WHAT THE TASK REQUIRES
Reproduce the entries that follow exactly. No picture should appear in the result.

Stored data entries

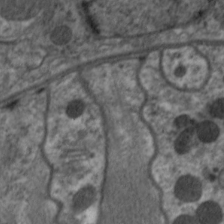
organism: C. elegans
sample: Pharynx
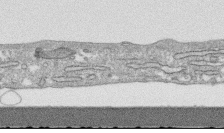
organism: Human
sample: CRL-1474
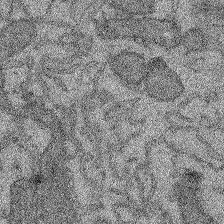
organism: Human
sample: HeLa cells
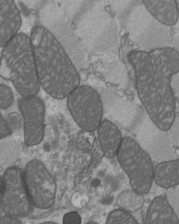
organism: C57BL Mouse
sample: Heart
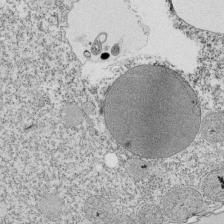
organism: Tetrahymena
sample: Cilia in tetrahymena
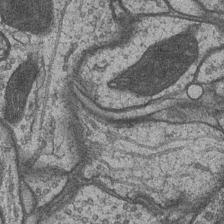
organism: Drosophila
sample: Optic medulla
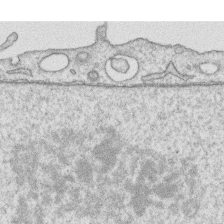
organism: Human
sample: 1205lu cells
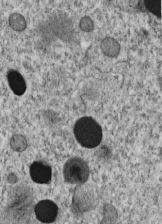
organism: C. elegans
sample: C. elegans embryo early stage

RESPONSE TO THE TASK
organism: C. elegans
sample: Pharynx
organism: Human
sample: CRL-1474
organism: Human
sample: HeLa cells
organism: C57BL Mouse
sample: Heart
organism: Tetrahymena
sample: Cilia in tetrahymena
organism: Drosophila
sample: Optic medulla
organism: Human
sample: 1205lu cells
organism: C. elegans
sample: C. elegans embryo early stage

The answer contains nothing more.